She really is the host with the most and great fun to be with. We eat some more as by now it's late afternoon, her housekeeper eating with us (which is lovely and tells us about the sort of person Zosa is). Then we go upstairs and she reads us some of the very funny, very witty poems and songs their friends wrote for them for the 120th birthday (when she and her husband turned 60). We laugh a lot, people here love to laugh, every conversation is filled with jokes and banter; the slightest exchange with friends or shopkeepers or strangers in the street has a joke or a play on words built in.

Finally, around 7 pm, we decide to take a walk down to the beach itself. Mum has fond memories of coming down here in her youth. We walk along the main road leading to the beach, it's quite a long walk from here. We pass a shopping mall and decide to have a quick look. As we were told it's like a museum. It's brand new and gleaming, inside the shops are filled with overpriced designer items only Donald Trump can afford. Shop after shop filled with shoes, clothes, bags, homewares, all staffed by well dressed gorgeous young things. All devoid of a single customer. It's like a ghost town. It's a total mystery to me how a place like that would make money.

Further along they are building a large number of new apartment blocks, great big towers. To be frank I'd be worried about living in them; the city is built on catacombs which apparently accounts for why so many buildings are collapsing slowly. Would you want to live on the 15th floor of a building built on catacombs? Zosa says that they obviously have some sort of building/engineering technology which makes them safe but I'm not so sure. I've seen building sites here and I'm not filled with confidence. I think as with a lot of "new" money they are going for style over substance.

The beach area itself starts with a park or a wide walking path surrounded by park. There are stands on both sides selling food, drinks and souvenirs, even a little old day offering a weighing service for about 7 cents (personally I'd pay a lot more than that not to know my weight, especially after a few days of Ukranian eating). At the end of this path, where previously you would have walked down to the sand itself, they have built a giant nightclub/restaurant. This is one of many giant nightclub/restaurants they have built along the foreshore here. The beach itself is very much secondary, which is probably good because it's awful. The sand is grey, apparently naturally, and littered with rubbish. There is a narrow concrete walkway of sorts but it is crumbling and dangerous looking; you have to climb through a rusting metal structure, possibly an old rotunda or something, to step onto this path. There is an area of the beach with white plastic sun lounges but mum says this is a private beach area for which you have to pay. Though the water is calm and looks clean from where we were standing it is not the most inviting beach I've ever been to.

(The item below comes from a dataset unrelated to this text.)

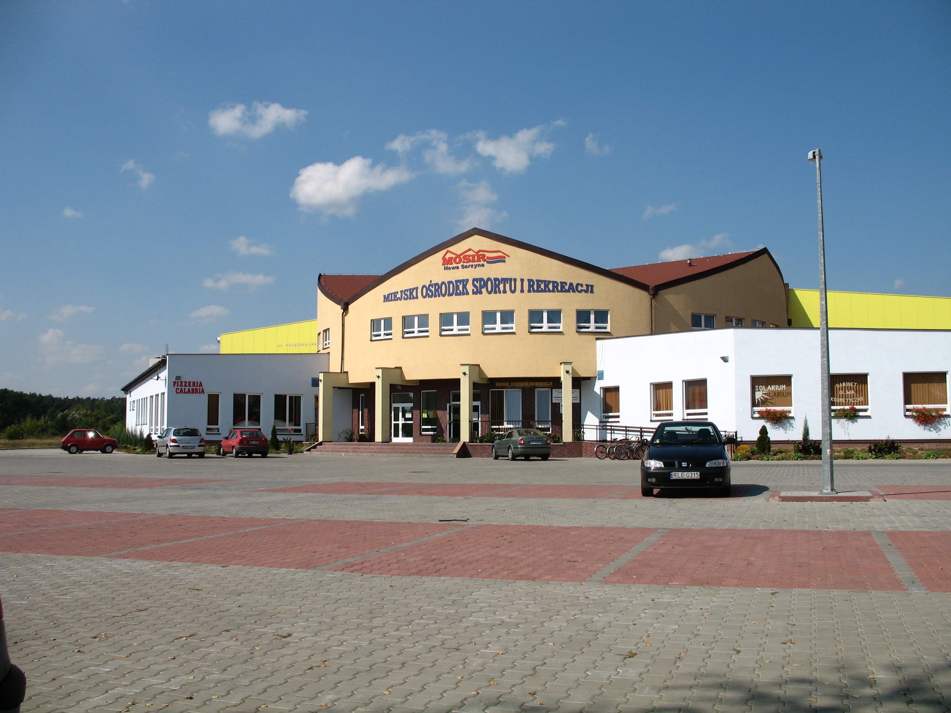 Basen w Nowej Sarzynie, author: LuCaS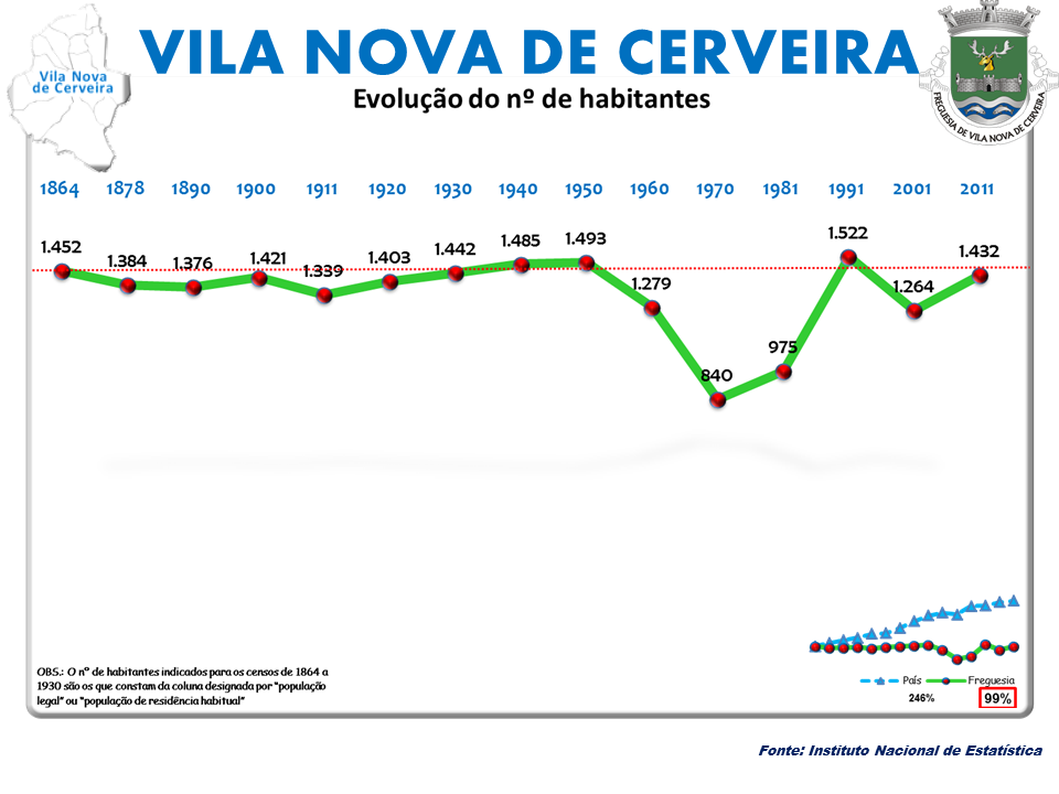 Censos 1864/2011

We walk around and the commercialised awfulness is astounding. The nightclubs all trying to outdo each other in terms of decorations and size. We see young girls arriving for a big night out, quite possibly they are prostitutes, they certainly dress that way. I think long legs and a pretty face are a meal ticket out of the poverty here (and lots of other places) and I say good luck to them.

Walking back we go a different way and wander around the streets immediately behind the beach. Streets filled with luxurious houses and small hotels. We finally make it back to the main road and by now we're exhausted, it's after 9 pm. I think we're going to get a bus back up the road to Zosa's place (she stayed home to wait for her husband to return from work) but suddenly mum's friend Lara is hailing a car, yes just a car. Apparently it's common and normal to hail any passing car as you would a taxi. I guess what we may have called hitch hiking but in a much more normal-mode-of-transport manner. The person takes you up the road, you pay him a little money. The car Lara pulled over is small; there are five of us (traditionally built) ladies - and the driver. Lara hops in the front and her sister Milla, Jules, mum and I squeeze (and I do mean squeeze) ourselves into the back seat. I'm not happy Jan.

Back at Zosa's we sit around for another few hours. The table is laden with sweets on our return: delicious freshly fried little local fish (not everyone's cup of tea but I love them), freshly baked apple strudle which is gorgeous, a big bowl of cherries and chocolates. We drink tea and talk and laugh. We could easily sit there all night but at 11ish we call for a taxi and head back.

As always I cause a drama by daring to open my mouth when mum haggles with the taxi driver over the fare. This is a recurring theme on this trip.

Bye for now. Lots of love to everyone at home. (Go the Swannies!)

Friday, June 05, 2009

Another busy 24 hours since last I wrote.

We started the day with breakfast downstairs. Lots of Americans on a tour of some sort. The owner of these apartments is from New York, so far all he seems to do is sit in the courtyard and chat with various shady looking guys. J and I call him the host with the most, because he's not. He barely makes eye contact when we walk through. Possibly we're of no interest to him because we're not here for a girl. Maybe I'm misjudging him, maybe not.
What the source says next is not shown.